◆ **Directions**
Once you find the line with "Луганск. Острая могила" in the listing below, please repeat it and every later line exactly, through the last one, without pictures.

◆ **Given data**
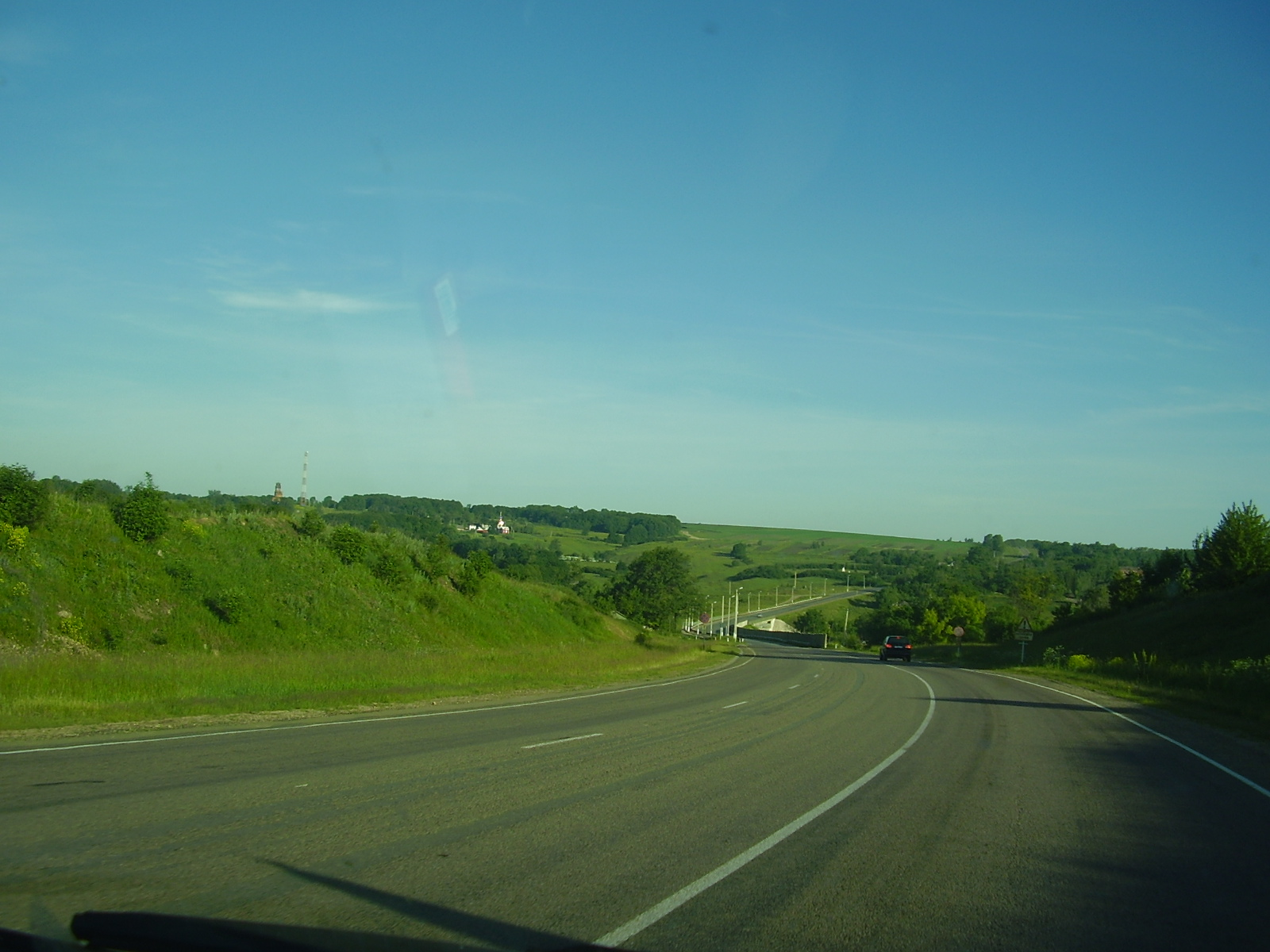 Автодорога Р-141 Лопатково-Ефремов в Тульской оласти
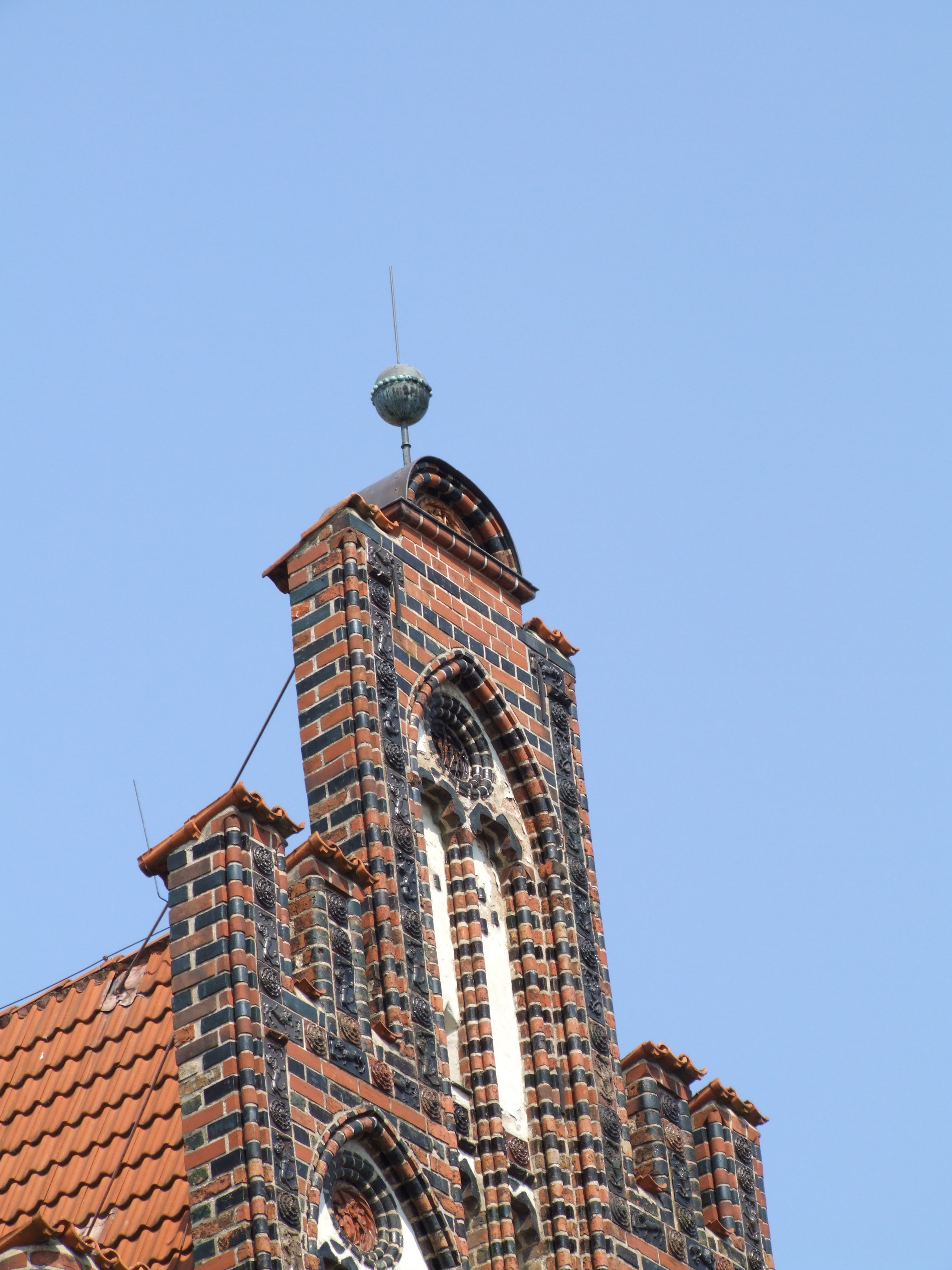 Dachschmuck in Kugelform, Rostock, Mecklenburg-Vorpommern, Deutschland
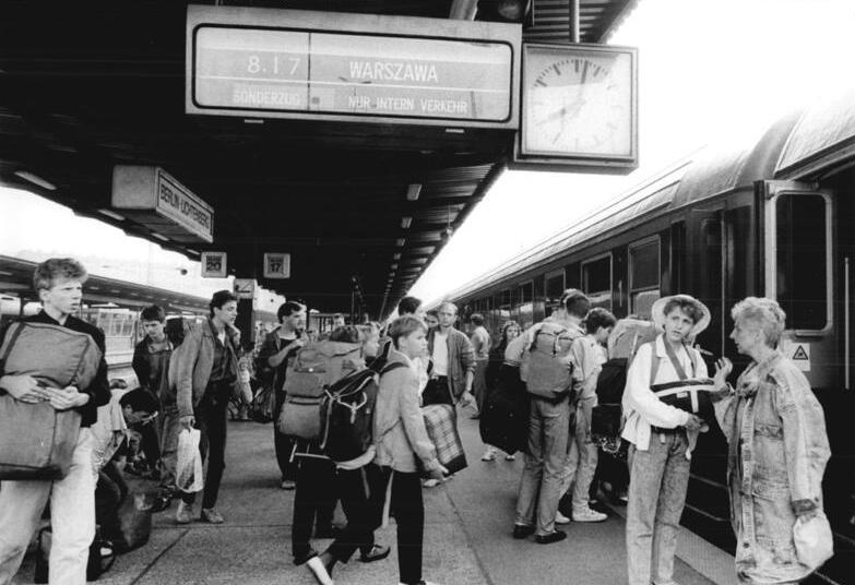 ADN-ZB-Senft-2.7.89-fd-Berlin: Sonderzug- "Fahrt frei" hieß es am 2. Juli für den ersten Sonderzug mit Ferienkindern auf dem Weg nach Polen. Der Sommerferienaustausch 1989 ist angelaufen - insgesamt 300.000 Kinder und Jugendliche beider Staaten werden auf der Grundlage des 1988 vereinbarten Freundschaftswerkes DDR-Polen ins Nachbarland reisen."
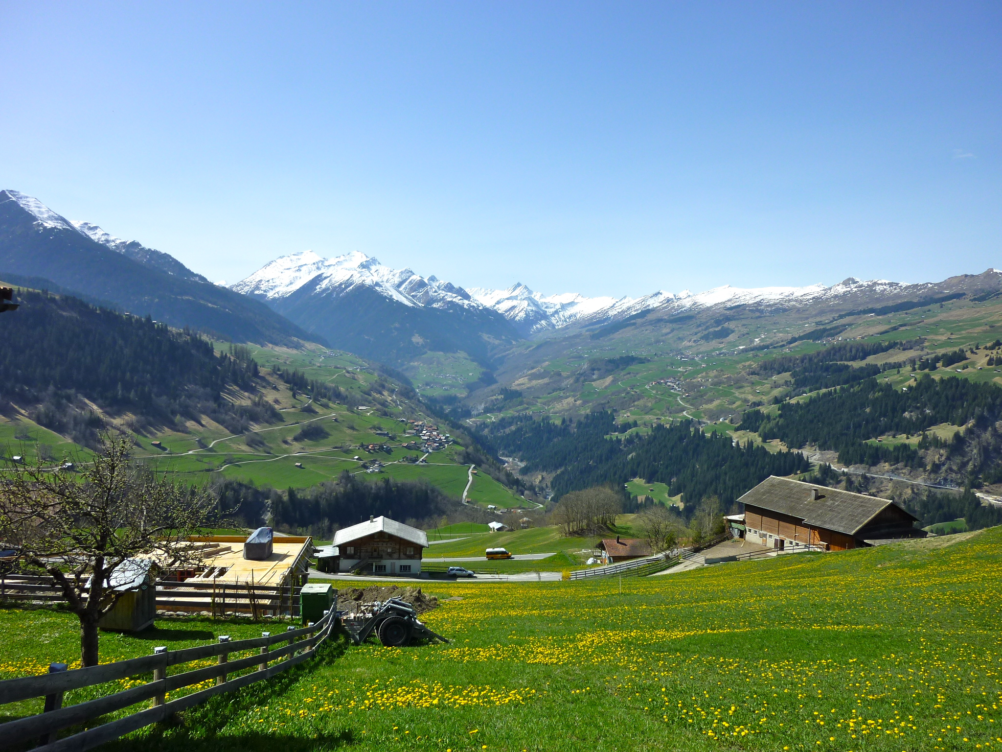 Lugnez von Riein Rumantsch: Riein cun vista sin la Val Lumnezia
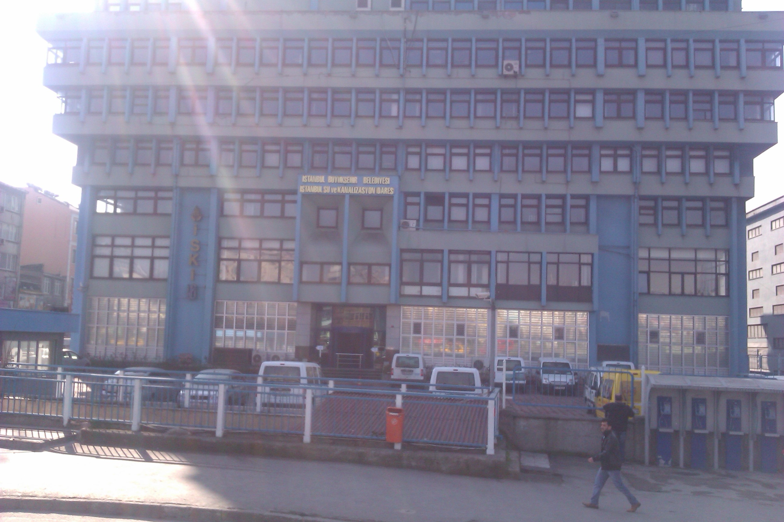 Fatih Aksaray Kanalizasyon idaresi
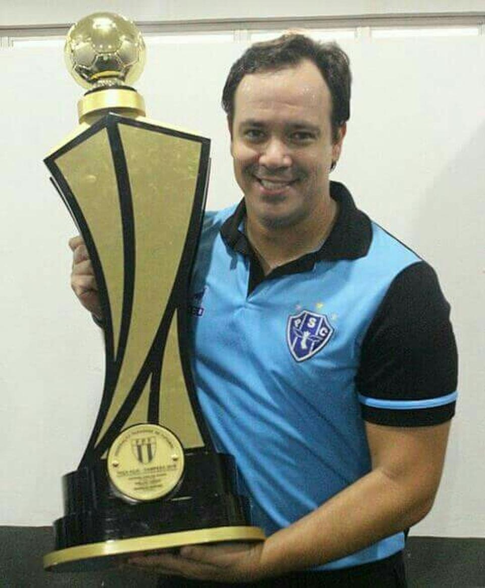 Ex Técnico do paysandu campeão Estadual 2016
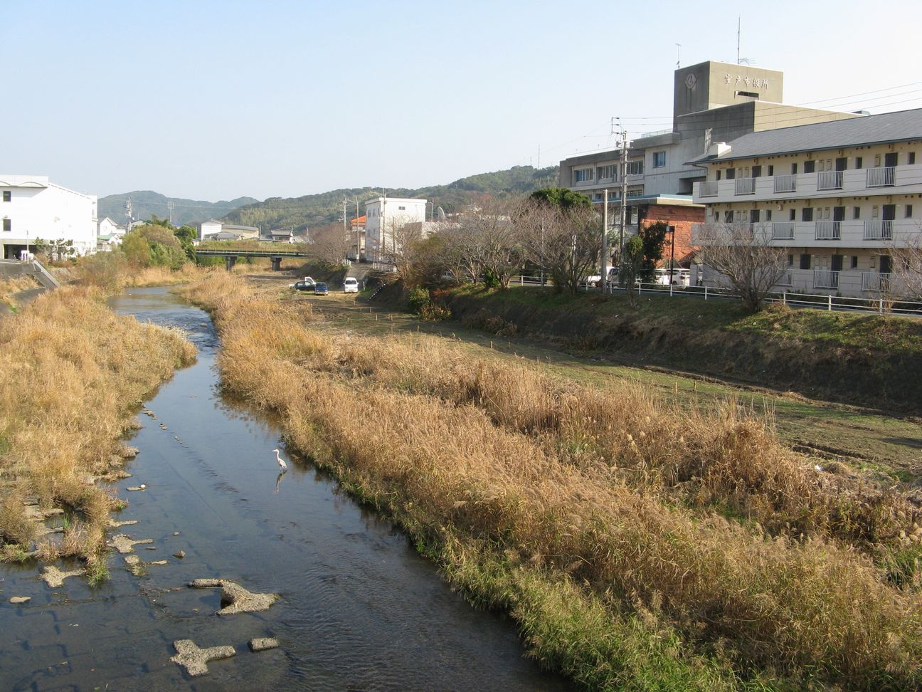 室津川 室戸大橋から北望 右奥は室戸市役所
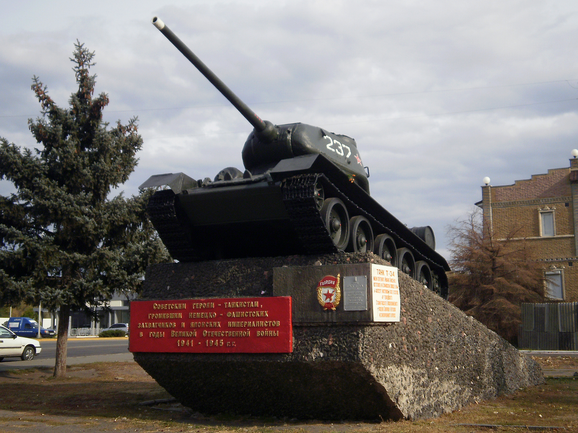 Луганск. Острая могила
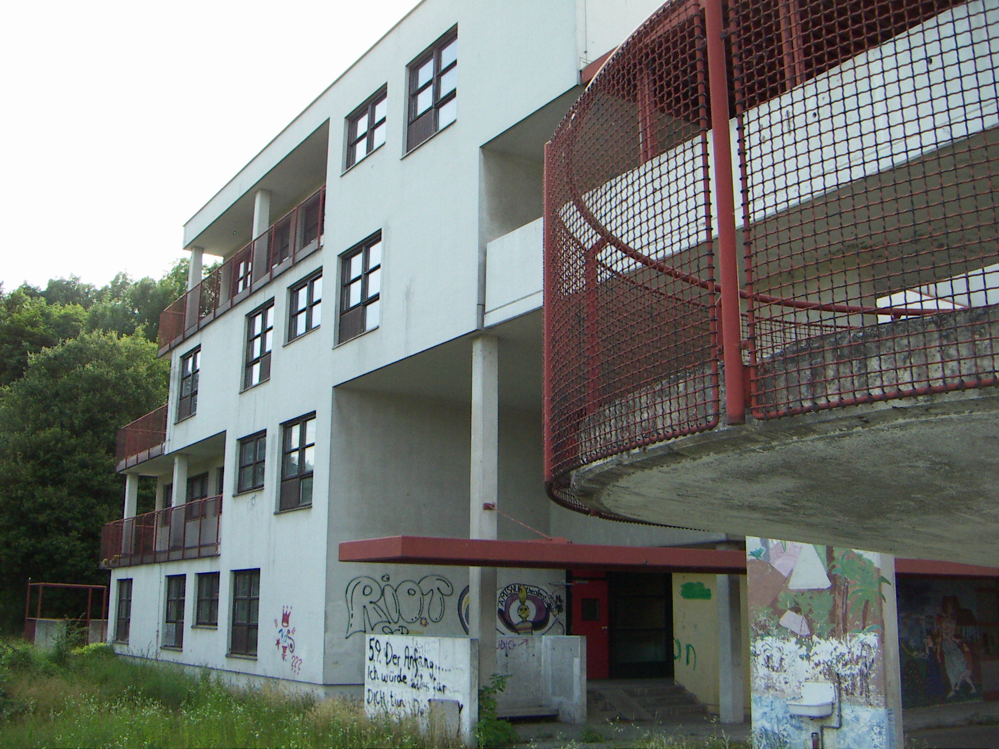 Stadt des Kindes, Wien Penzing, Architekt Anton Schweighofer, Sozialpädagogisches Konzept: Maria Jacobi, Gesiba 1969-1974, Bauherr: Kuratorium für Wiener Jugendheime
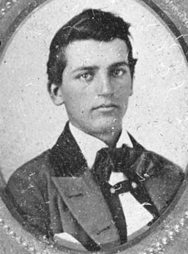 Andrew Ryan McGill.

◆ **Output for this exercise**
 Луганск. Острая могила
 Stadt des Kindes, Wien Penzing, Architekt Anton Schweighofer, Sozialpädagogisches Konzept: Maria Jacobi, Gesiba 1969-1974, Bauherr: Kuratorium für Wiener Jugendheime
 Andrew Ryan McGill.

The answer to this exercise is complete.